Identifying the origins of two secondary relaxations in polysaccharides.

The main goal of this paper is to identify the molecular origins of two secondary relaxations observed in mechanical as well as in dielectric spectra in polysaccharides, including cellulose, and starches, such as pullulan and dextran. This issue has been actively pursued by many research groups, but consensus has not been reached. By comparing experimental data of monosaccharides, disaccharides, and polysaccharides, we are able to make conclusions on the origins of two secondary relaxations in polysaccharides. The faster secondary relaxations of polysaccharides are similar to the faster secondary relaxations of mono-, di-, and oligosaccharides. These include comparable relaxation times and activation energies in the glassy states, and also all the faster secondary relaxations have larger dielectric strengths than the slower secondary relaxation. The similarities indicate that the faster secondary relaxations in the polysaccharides have the same origin as that in mono-, di-, and oligosaccharides. Furthermore, since the relaxation time of the faster secondary relaxation in several mono- and disaccharides was found to be insensitive to applied pressure, the faster secondary relaxations of the polysaccharides are identified as internal motions within their monomeric units. The slower secondary relaxations in polysaccharides also have similar characteristics to those of the slower secondary relaxations of the disaccharides (maltose, cellobiose, sucrose, and trehalose), which indicates the analogous motions govern the slower process in these two groups of carbohydrates. Earlier we have shown in disaccharides that the rotation of the monomeric units around the glycosidic bond is responsible for this process. The same motion can occur in polysaccharides in the form of a local chain rotation. These motions involve the whole molecule in disaccharides and a local segment in polysaccharides. It is intermolecular in nature (with relaxation time pressure dependent, as found before in a disaccharide), and hence, it is the precursor of the structural alpha-relaxation. These results lead us to identify the slower secondary relaxation of the polysaccharides as the Johari-Goldstein beta-relaxation, which is supposedly a universal and fundamental process in all glass-forming substances.

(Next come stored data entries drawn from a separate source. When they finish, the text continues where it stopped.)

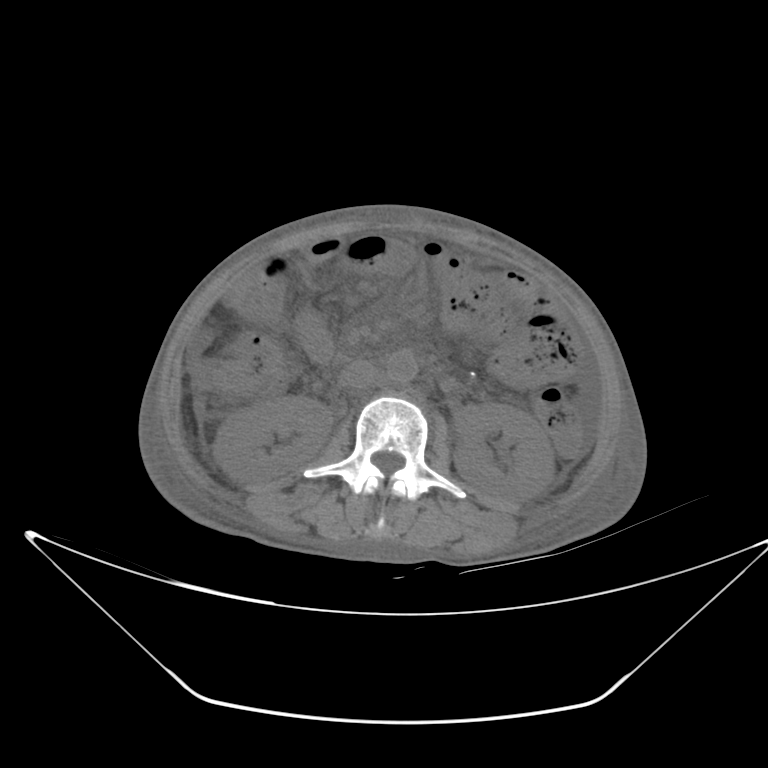

Abdominal CT — axial plane, index 60 — 768x768 px — 56-year-old female patient — acquired on Brilliance16
Boxes are (x1, y1, x2, y2) in pixels.
Organ bounding boxes:
- duodenum: (295, 310, 334, 367)
- inferior vena cava: (341, 359, 379, 390)
- right kidney: (213, 396, 331, 485)
- left kidney: (453, 403, 554, 504)
- aorta: (387, 350, 417, 382)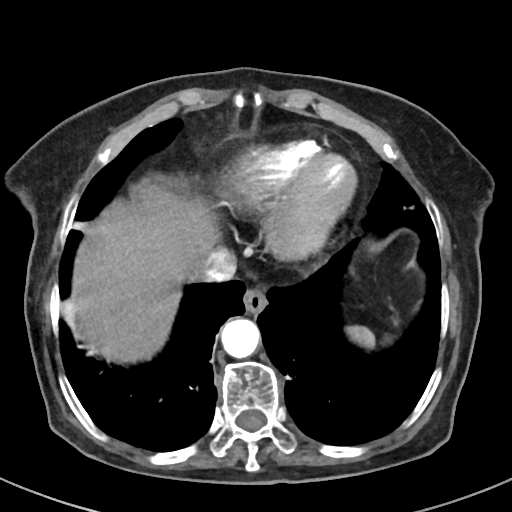 Computed tomography, abdomen — axial view — W/L 400/40 HU
One row per box, in pixels: columns x1 and y1 give the top-left corner, x2 and y2 the bottom-right.
| organ | x1 | y1 | x2 | y2 |
|---|---|---|---|---|
| aorta | 220 | 317 | 259 | 358 |
| inferior vena cava | 196 | 249 | 235 | 284 |
| liver | 70 | 182 | 213 | 360 |
| esophagus | 243 | 289 | 268 | 315 |
| spleen | 347 | 326 | 375 | 348 |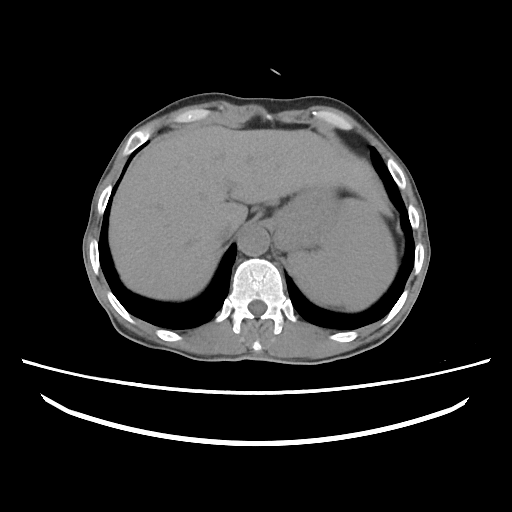
Abdominal CT. axial view. W/L 400/40 HU. 512x512 px
Boxes: x1 y1 x2 y2 (pixel coords, space-separated). 5 labeled organs on this slice — aorta at 237 225 269 256; liver at 108 123 393 300; inferior vena cava at 216 224 237 243; stomach at 260 181 337 251; spleen at 285 196 397 309.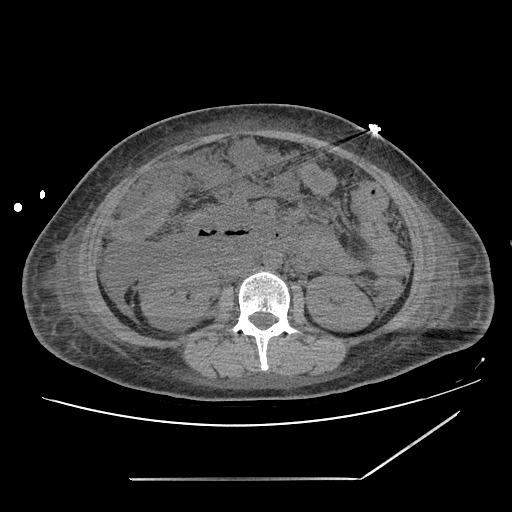

Computed tomography, abdomen. axial view
<organs><organ name="right kidney" x1="139" y1="266" x2="215" y2="329"/><organ name="inferior vena cava" x1="223" y1="255" x2="253" y2="277"/><organ name="aorta" x1="263" y1="251" x2="282" y2="269"/><organ name="left kidney" x1="305" y1="274" x2="375" y2="331"/></organs>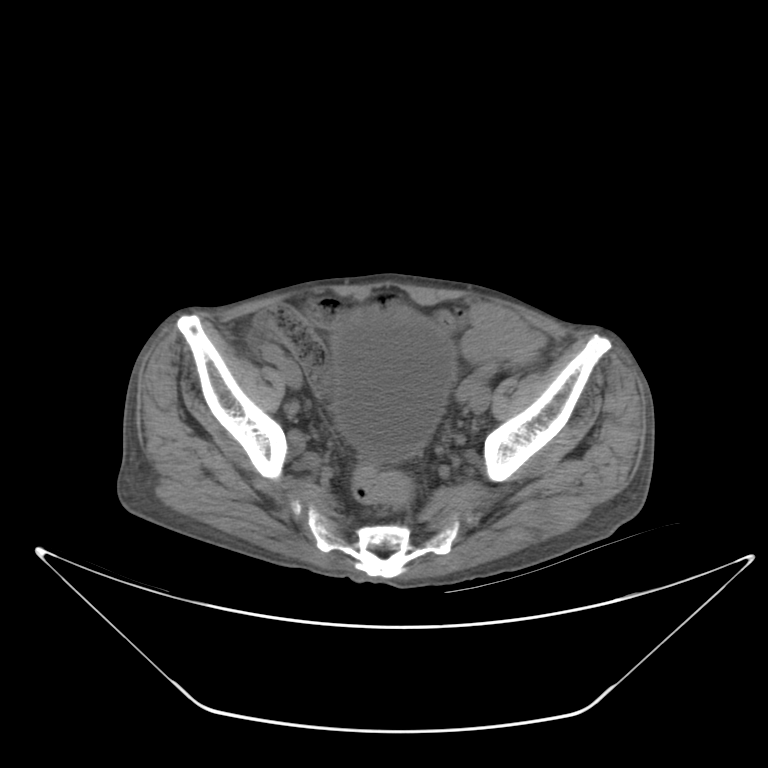

CT abdomen; axial view; 68-year-old male patient; 13 organs annotated in this scan (that count is for the whole scan; organs this slice misses have no box)
<organs><organ name="bladder" x1="333" y1="313" x2="453" y2="459"/></organs>
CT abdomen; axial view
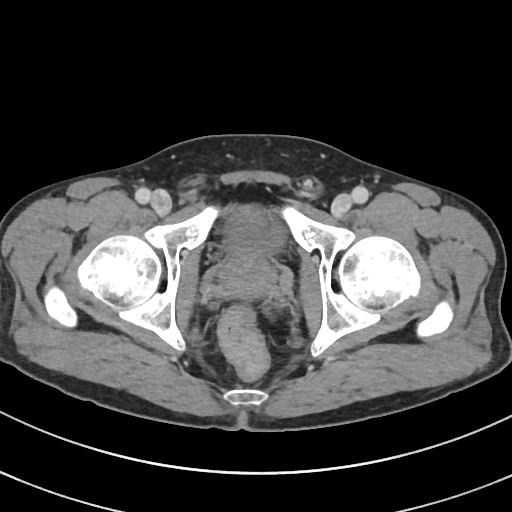

Each box given as x1,y1,x2,y2.
Organ bounding boxes:
- prostate/uterus: x1=219, y1=249, x2=277, y2=295
- bladder: x1=224, y1=208, x2=280, y2=251
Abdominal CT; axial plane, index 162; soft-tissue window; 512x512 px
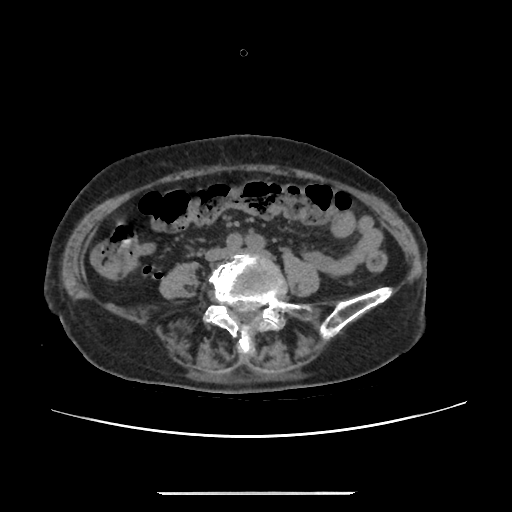 Each box given as x1,y1,x2,y2.
Organ bounding boxes:
- inferior vena cava: x1=207, y1=249, x2=225, y2=258
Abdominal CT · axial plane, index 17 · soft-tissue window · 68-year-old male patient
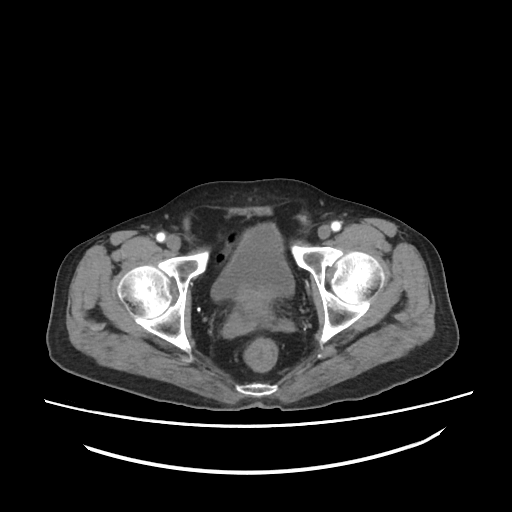
Organ boxes in pixel coordinates; each row gives the top-left (x1, y1) and bottom-right (x2, y2) corners.
| organ | x1 | y1 | x2 | y2 |
|---|---|---|---|---|
| prostate/uterus | 235 | 288 | 271 | 318 |
| bladder | 211 | 224 | 294 | 299 |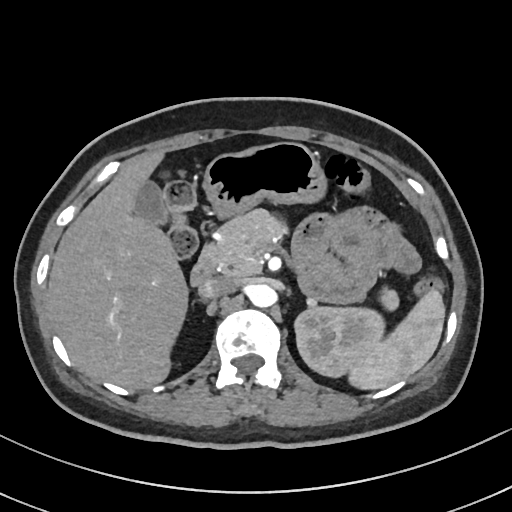 CT, abdomen/pelvis — axial view — abdomen soft-tissue window
{"organs":{"gall bladder":[134,182,164,222],"aorta":[248,284,275,306],"pancreas":[206,209,395,304],"liver":[48,152,186,388],"stomach":[205,141,323,214],"inferior vena cava":[198,276,236,299],"left kidney":[293,305,386,378],"duodenum":[191,246,214,284],"spleen":[345,291,444,388]}}
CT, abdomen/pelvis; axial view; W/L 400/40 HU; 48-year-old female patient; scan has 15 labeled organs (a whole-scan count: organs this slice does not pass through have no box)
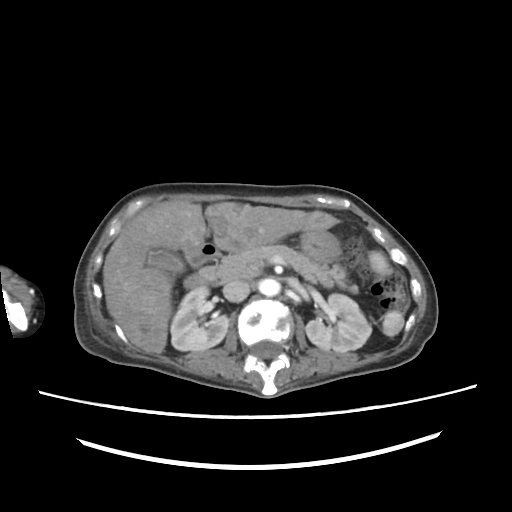
Organ boxes in pixel coordinates; each row gives the top-left (x1, y1) and bottom-right (x2, y2) corners.
| organ | x1 | y1 | x2 | y2 |
|---|---|---|---|---|
| stomach | 300 | 229 | 341 | 263 |
| gall bladder | 146 | 249 | 180 | 270 |
| aorta | 258 | 278 | 280 | 296 |
| left kidney | 305 | 294 | 371 | 352 |
| liver | 103 | 201 | 339 | 353 |
| pancreas | 199 | 245 | 356 | 291 |
| right kidney | 170 | 287 | 228 | 351 |
| spleen | 369 | 251 | 404 | 336 |
| duodenum | 183 | 244 | 219 | 289 |
| inferior vena cava | 222 | 280 | 250 | 302 |
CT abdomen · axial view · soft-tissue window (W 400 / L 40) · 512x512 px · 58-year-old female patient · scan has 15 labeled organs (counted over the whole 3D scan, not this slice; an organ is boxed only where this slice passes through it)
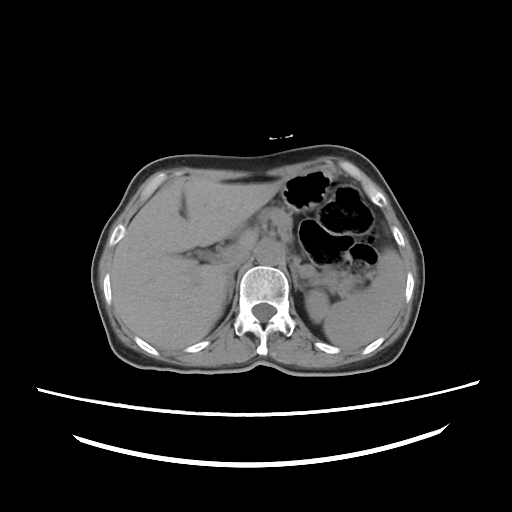

{"organs":{"spleen":[305,249,405,348],"liver":[111,178,281,349],"stomach":[281,170,355,294],"aorta":[255,241,283,265],"inferior vena cava":[225,253,248,274],"pancreas":[258,206,339,289],"right adrenal gland":[224,273,234,305],"left adrenal gland":[291,264,299,289]}}

Dielectric studies on mobility of the glycosidic linkage in seven disaccharides.

Isobaric dielectric relaxation measurements were performed on seven chosen disaccharides. For five of them, i.e., sucrose, maltose, trehalose, lactulose, and leucrose, we were able to observe the temperature evolution of the structural relaxation process. In the case of the other disaccharides studied (lactose and cellobiose), it was impossible to obtain such information because of the large contribution of the dc conductivity and polarization of the capacitor plates to the imaginary and real part of the complex permittivity, respectively. On the other hand, in the glassy state, two secondary relaxations have been identified in the dielectric spectra of all investigated carbohydrates. The faster one (gamma) is a common characteristic feature of the entire sugar family (mono-, di-, oligo-, and polysaccharide). The molecular origin of this process is still not unambiguously identified but is expected to involve intramolecular degrees of freedom as inferred from insensitivity of its relaxation time to pressure found in some monosaccharides (fructose and ribose). The slower one (labeled beta) was recently identified to be intermolecular in origin (i.e., a Johari-Goldstein (JG) beta-relaxation), involving twisting motion of the monosugar rings around the glycosidic bond. The activation energies and dielectric strengths for the beta-relaxation determined herein provide us valuable information about the flexibility of the glycosidic bond and the mobility of this particular linkage in the disaccharides studied. In turn, this information is essential for the control of the diffusivity of drugs or water entrapped in the sugar matrix.